In less than a few weeks, Rutgers University approaches the graduation date of its 2014 candidates. And as we head down the road to the commencement of that ceremony, the focal point of the event so far has been the controversy surrounding the Condi Debate: Should Rutgers allow Condoleezza Rice, a war criminal, to speak at their 2014 Graduation Ceremony? A point of note here is the fact that not only has Condoleezza Rice been penciled as the commencement speaker of this year’s event but she is also to be awarded an honorary Doctor of Law degree from the institution. Why is this wrong?

First and foremost, there is the aforementioned allegation of the person in question being a war criminal, responsible for one of the greatest travesties of justice in recent history: leading a charge against a nation, namely Iraq, by inciting the emotions and sentiments of the American people opposing an entire population of a country, their race, their religion, on the basis of lies and deception.

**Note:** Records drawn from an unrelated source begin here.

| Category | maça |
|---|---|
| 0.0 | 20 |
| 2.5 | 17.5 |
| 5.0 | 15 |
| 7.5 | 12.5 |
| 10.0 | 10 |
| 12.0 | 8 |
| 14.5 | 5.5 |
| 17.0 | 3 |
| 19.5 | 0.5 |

It is a known fact today that the Iraq War was unjust and against the American principles of freedom and liberty, regardless of what the Bush Administration would have us believe. The rationale for the war that was provided to the world was the elimination of WMD’s assumed to be, illegally, in the possession of the Iraqi Government and the independence of the Iraqi people. A decade after the war, we now know that no such weapons were found, that in the January of 2005 the United States effectively terminated the search effort for unconventional weaponry in Iraq, and the Iraq Intelligence Commission concluded that the judgments of the U.S. intelligence community about the continued existence of weapons of mass destruction and an associated military program were wrong. And if the aftermath of the Iraq War has taught us anything, it is that the Iraqi people have not been liberated, they are not free, their lives have been wrongly disrupted and, tragic to state, destroyed.

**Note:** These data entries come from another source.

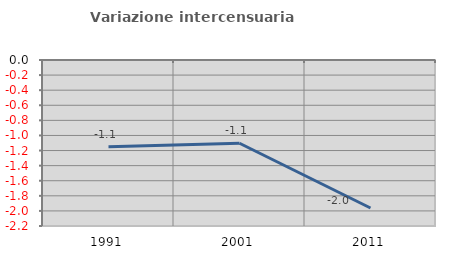
| Category | Variazione intercensuaria annua |
|---|---|
| 1991.0 | -1.149 |
| 2001.0 | -1.104 |
| 2011.0 | -1.961 |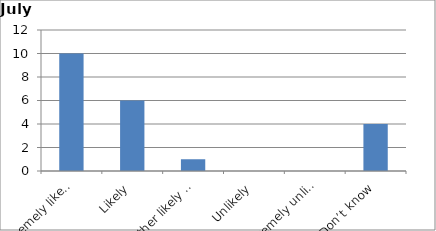
| Category | Series 0 |
|---|---|
| Extremely likely | 10 |
| Likely | 6 |
| Neither likely nor unlikely | 1 |
| Unlikely | 0 |
| Extremely unlikely | 0 |
| Don’t know | 4 |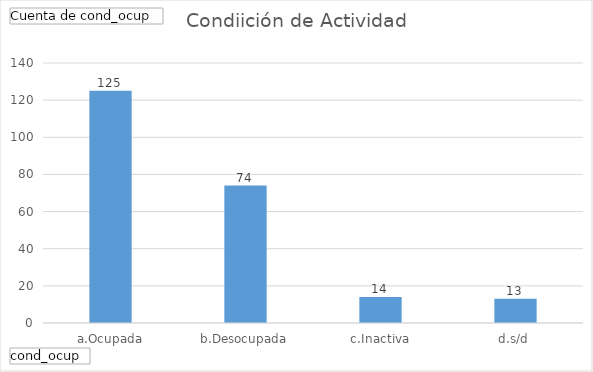
| Category | Total |
|---|---|
| a.Ocupada | 125 |
| b.Desocupada | 74 |
| c.Inactiva | 14 |
| d.s/d | 13 |

The country of Iraq is now in shambles. Women and girls forced into prostitution to feed their families; the men of the house, dead; children orphaned and mothers widowed, the Iraq War has been nothing more than outright carnage, slaughter of innocent civilians in the name of America, a country founded on the values of justice, freedom and liberty. There should be absolutely no doubt that Condoleezza Rice and her cohorts in the Bush Administration do not stand for said values. Thus, the future leaders of the United States should not be made to believe that a lady of her standpoint is, by any means, a hero.

In honoring Condoleezza Rice as the commencement speaker of this year’s graduation ceremony, Rutgers does not only condone her actions and decisions which have cost the lives of half a million people, loss of lives that Dr. Rice coined as “collateral damage,” but the institution glorifies them, portrays them as actions that are praiseworthy, that should be looked up to, and it is utterly appalling and morally reprehensible to do so, or stand by and allow it to be done. The future leaders of America are not to view the waste of human life as collateral damage, as a difference of opinion; these loss of lives, not just Iraqi lives but American lives, could have, and should have been avoided.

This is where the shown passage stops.